Thai and Unicode collation algorithm differences
The collation algorithm used in a Thai Industrial Standard (TIS) TIS620-1 (code page 874) Thai database with the NLSCHAR collation option is similar, but not identical to, the collation algorithm used in a Unicode database with the locale-sensitive UCA-based collation option specifying the Thai locale attribute, such as CLDR181_LTH.
The differences are as follows:
- When sorting TIS620-1 data, each character only has one weight, and that weight is used to compare with the weight of another character during collation. When sorting Unicode data, each character has several weights, and all the weights of that character can be used during collation.
- When sorting TIS620-1 data, the space character X'20', hyphen character X'2D', and full stop character X'2E' all have smaller weights than all the Thai characters. When sorting Unicode data, however, those three characters are considered as punctuation marks; and are used for comparison only when all other characters in the two strings being compared are equal.

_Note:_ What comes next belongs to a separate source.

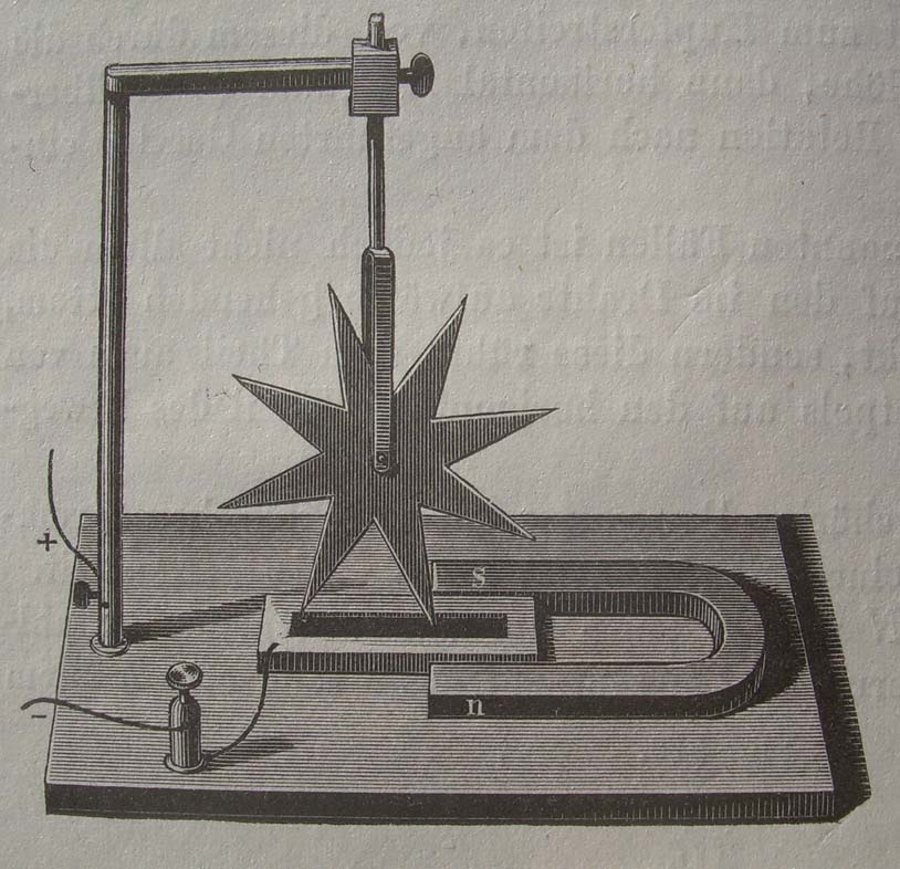 Barlow's Rädchen

- The Paiyannoi character X'CF' and the Maiyamok character X'E6' in a TIS620-1 database are treated as punctuation marks when they follow other Thai characters, and as normal characters, with their own weights, when they appear at the beginning of a string. The same two characters in a Unicode database, U+0E2F and U+0E46, are always treated as punctuation marks, and are used for comparison when all other characters in the two strings being compared are equal.
More information about Thai characters can be found in the Southeast Asian Scripts chapter of The Unicode Standard book.